(Stored items)
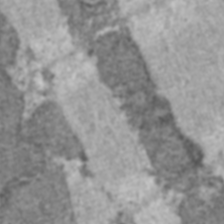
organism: C57BL Mouse
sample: Heart
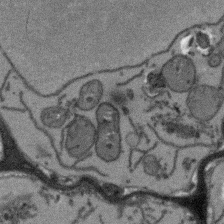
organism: Arabidopsis thaliana
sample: Root tip
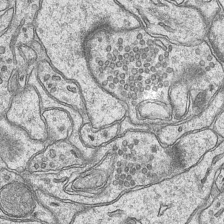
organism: Mouse
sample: CA1 Hippocampus
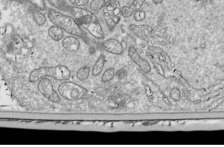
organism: Drosophila
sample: Cell division; meiosis; drosophila spermatocytes
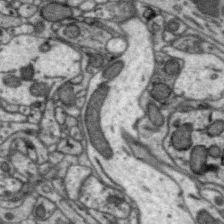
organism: Zebra finch
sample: Brain
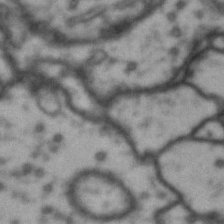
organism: Drosophila
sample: Brain
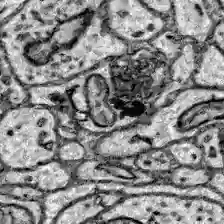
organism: Zebrafish
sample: Brain
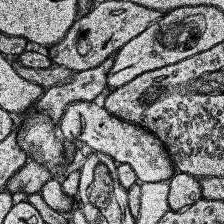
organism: Human
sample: Temporal Lobe
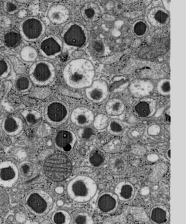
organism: C57BL Mouse
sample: Pancreatic islet
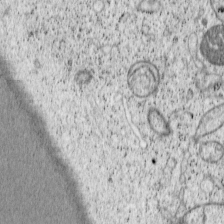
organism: African green monkey
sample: COS-7 cells
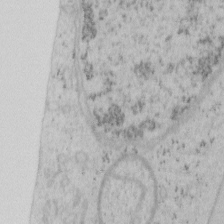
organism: Human
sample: HeLa cells
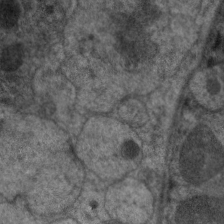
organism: C. elegans
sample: Pharynx
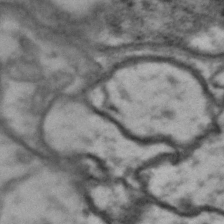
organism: Drosophila
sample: Brain
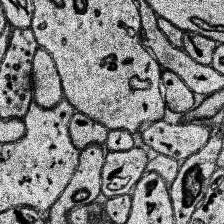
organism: Human
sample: Temporal Lobe
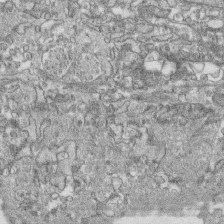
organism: Human
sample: CRL-1474
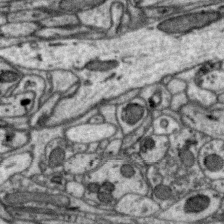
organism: Zebra finch
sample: Brain
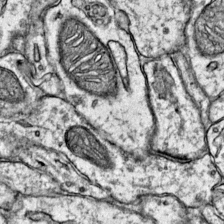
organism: Mouse
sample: Primary visual cortex
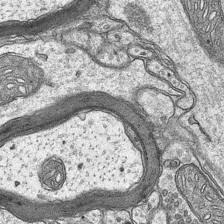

[Exercise requirements]
Output each line exactly as shown above; no pictures go in the copy.

[Completed task]
organism: C57BL Mouse
sample: Heart
organism: Arabidopsis thaliana
sample: Root tip
organism: Mouse
sample: CA1 Hippocampus
organism: Drosophila
sample: Cell division; meiosis; drosophila spermatocytes
organism: Zebra finch
sample: Brain
organism: Drosophila
sample: Brain
organism: Zebrafish
sample: Brain
organism: Human
sample: Temporal Lobe
organism: C57BL Mouse
sample: Pancreatic islet
organism: African green monkey
sample: COS-7 cells
organism: Human
sample: HeLa cells
organism: C. elegans
sample: Pharynx
organism: Drosophila
sample: Brain
organism: Human
sample: Temporal Lobe
organism: Human
sample: CRL-1474
organism: Zebra finch
sample: Brain
organism: Mouse
sample: Primary visual cortex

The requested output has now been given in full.